Defendants had been in possession of the policy long before Berlangieri’s accident and Simms admits he read it, albeit none too closely.

Based on the Saddle Animal Liability Exclusion, the trial court entered summary judgment based on no coverage for the Berlangieri accident.


Running Elk contends the court erred in determining as a matter of law that it could not have reasonably expected saddle animal liability coverage to exist. On appeal, we review de novo the grant of summary judgment. Barncastle v. Am. Nat’l Prop. & Cas. Cos., 2000-NMCA-095, ¶ 5, 129 N.M. 672, 11 P.3d 1234. If no genuine issue of material fact exists, the moving party is entitled to judgment as a matter of law. Dunn v. McFeeley, 1999-NMCA-084, ¶ 11, 127 N.M. 513, 984 P.2d 760.

The doctrine of reasonable expectations may be invoked when the language of an insurance policy or representations of the insurance company lead an insured to reasonably expect coverage. See, e.g., Barth v. Coleman, 118 N.M. 1, 5, 878 P.2d 319, 323 (1994); Martinez v. Allstate Ins. Co., 1997-NMCA- 100, ¶ 11, 124 N.M. 36, 946 P.2d 240. Judgment against an insured is appropriate as a matter of law when the alleged reasonable expectations do not extend to the facts of the case, or when the insured’s reading of the policy is not reasonable. Samora v. State Farm Mut. Auto. Ins. Co., 119 N.M. 467, 470- 71, 892 P.2d 600, 603-04 (1995); Martinez, 1997-NMCA-100, ¶ 11. The doctrine of reasonable expectations is available where policy language is ambiguous. See, e.g., Rummel v. Lexington Ins. Co., 1997-NMSC-041, ¶¶ 21-22, 123 N.M. 752, 945 P.2d 970. The doctrine is also available when the “dynamics of the insurance transaction” make way for its application. Barth, 118 N.M. at 5, 878 P.2d at 323.

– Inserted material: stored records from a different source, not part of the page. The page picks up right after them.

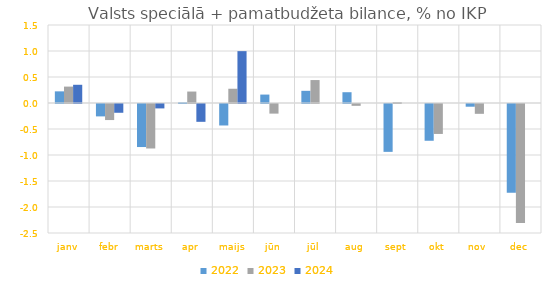
| Category | 2022 | 2023 | 2024 |
|---|---|---|---|
| janv | 0.224 | 0.315 | 0.35 |
| febr | -0.238 | -0.309 | -0.169 |
| marts | -0.828 | -0.856 | -0.085 |
| apr | 0.012 | 0.22 | -0.343 |
| maijs | -0.413 | 0.274 | 0.997 |
| jūn | 0.162 | -0.185 | 0 |
| jūl | 0.234 | 0.441 | 0 |
| aug | 0.207 | -0.035 | 0 |
| sept | -0.921 | 0.016 | 0 |
| okt | -0.707 | -0.576 | 0 |
| nov | -0.052 | -0.189 | 0 |
| dec | -1.707 | -2.289 | 0 |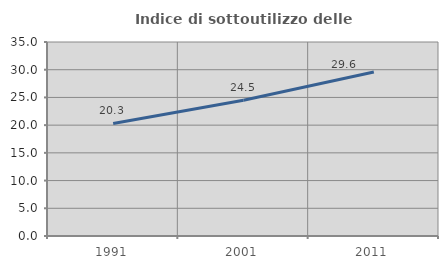
| Category | Indice di sottoutilizzo delle abitazioni  |
|---|---|
| 1991.0 | 20.307 |
| 2001.0 | 24.504 |
| 2011.0 | 29.604 |

We see no ambiguity in the Western policy created by the existence of the coverage language on page one of the policy and the Saddle Animal Liability Exclusion. The Saddle Animal Liability Exclusion in the Western policy is express, clear, and unambiguous. The coverage language on page one does not create an ambiguity. The unambiguous exclusion was in the first Lodge policy that was in effect at the time of the bankruptcy as well as in the second Lodge policy, and Running Elk had these policies in its possession for a considerable time. This is in no way a circumstance in which it is the small, fine print on the repetitively printed page of a mass-produced policy that might be passed over by the insured upon receipt. The policies here contain typewritten insertions on the declarations pages mentioning endorsements “applying to this policy and attached at time of issue.” Behind the declarations page of the second policy is a list of the endorsements and exclusions. Each policy contains the respective endorsements and exclusions.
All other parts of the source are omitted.